Chief Raoni. Photo: Beptuk Metuktire

Chief Raoni represents at least six decades of the struggle of the indigenous peoples and the Amazon rainforest. Leader of the Kayapó (Mẽbêngôkre) and one of the most important indigenous leaders in Brazil, he has been fighting for the demarcation of his people’s lands, and those of other native Brazilian peoples, since the business-military dictatorship that governed the country between 1964 and 1985. At the end of the 1980s, he toured the world alongside Sting, raising awareness of the destruction of the forest, and became internationally known, bringing global media coverage to the “First Meeting of the Indigenous Peoples of the Xingu”, in Altamira, Pará, an event aimed at alerting the world to the battle against the construction of the Xingu Hydroelectric Complex (which included the Kararaô hydroelectric plant).

The subsequent pressure eventually led to the project being abandoned, but it was revived under the first government of Brazil’s president-elect, Luiz Inácio Lula da Silva, better known as Lula. Kararaô became the Belo Monte Hydroelectric Plant, inaugurated under the government of Lula’s successor Dilma Rousseff, and bringing enormous damage to the environment and the forest peoples, as well as to the city and its population. In 2019, thirty years after his first international tour, Raoni, then aged over 90 (his exact date of birth is unknown), once again traveled the world to condemn an even greater enemy of the forest, this time in the form of Jair Bolsonaro’s extreme right-wing government. He met with Pope Francis and European leaders, and was nominated for the Nobel Peace Prize in 2020 – won in the end by the World Food Program (WFP), an agency of the UN.

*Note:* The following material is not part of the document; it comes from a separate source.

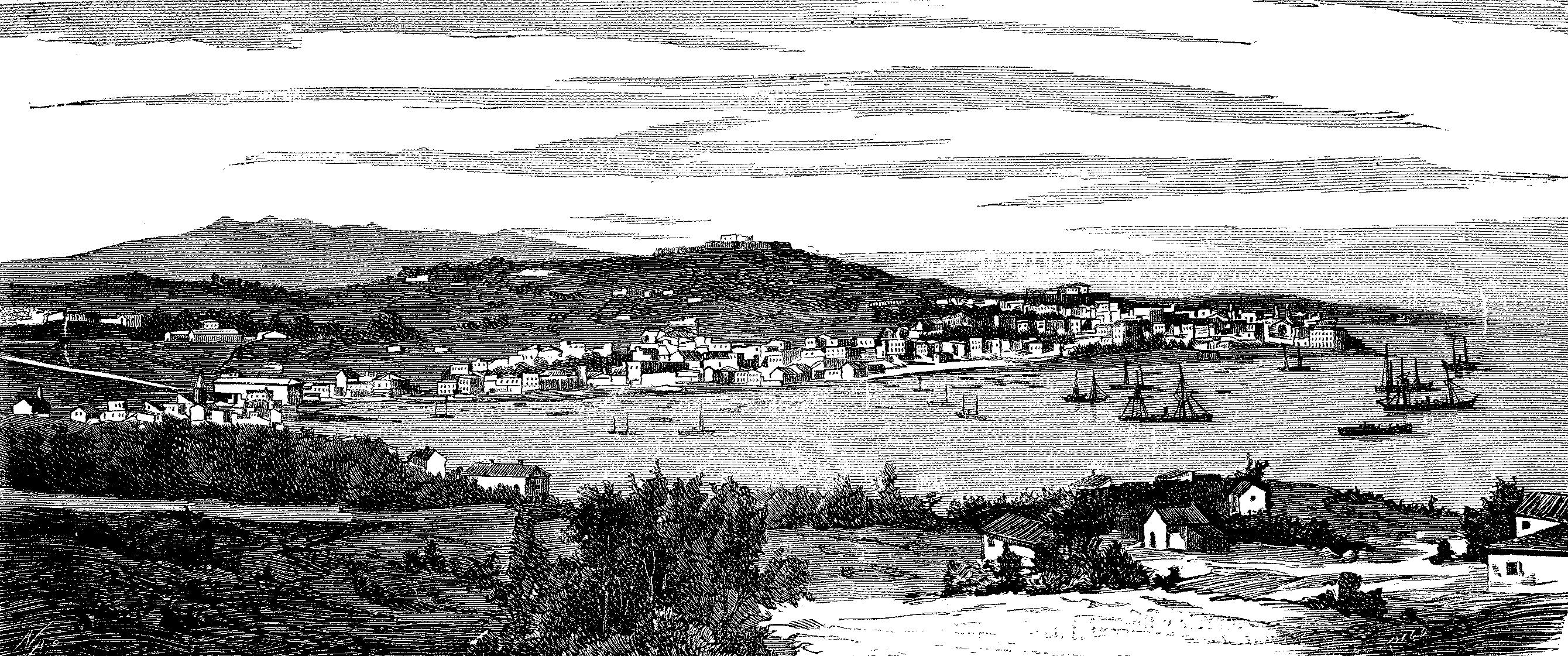 "VIGO.—VISTA GENERAL DE LA CIUDAD Y DEL PUERTO, VISITADOS POR S. M. EL 2 DEL ACTUAL. (De fotografía remitida por el Sr. Bocconi.)"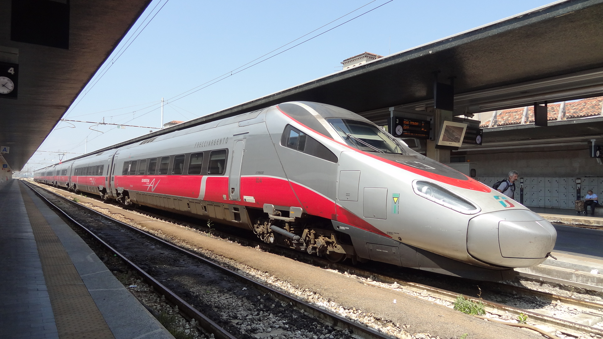 ETR600 Frecciargento ヴェネツィア サンタルチア駅にて撮影

Raoni is well aware that his fight to defend the forest represents a battle to put pressure on governments, no matter where they sit on the political spectrum. In this interview, a supplement to our Nature in Power series, he sends a message to Lula, who was elected with the help of the native peoples and defenders of the Amazon. The indigenous leader wants to meet with the president, to discuss his past actions, with a view to the future. At the request of SUMAÚMA, Raoni, who lives in the Metuktire village, in the Capoto-Jarina Indigenous Territory, was interviewed by his grandchildren Beptuk Metuktire, Matsi Txucarramãe and Mayalú Txucarramãe, in the city of Colíder, in the state of Mato Grosso. The interview took place with the support of the activist Raquel Rosenberg.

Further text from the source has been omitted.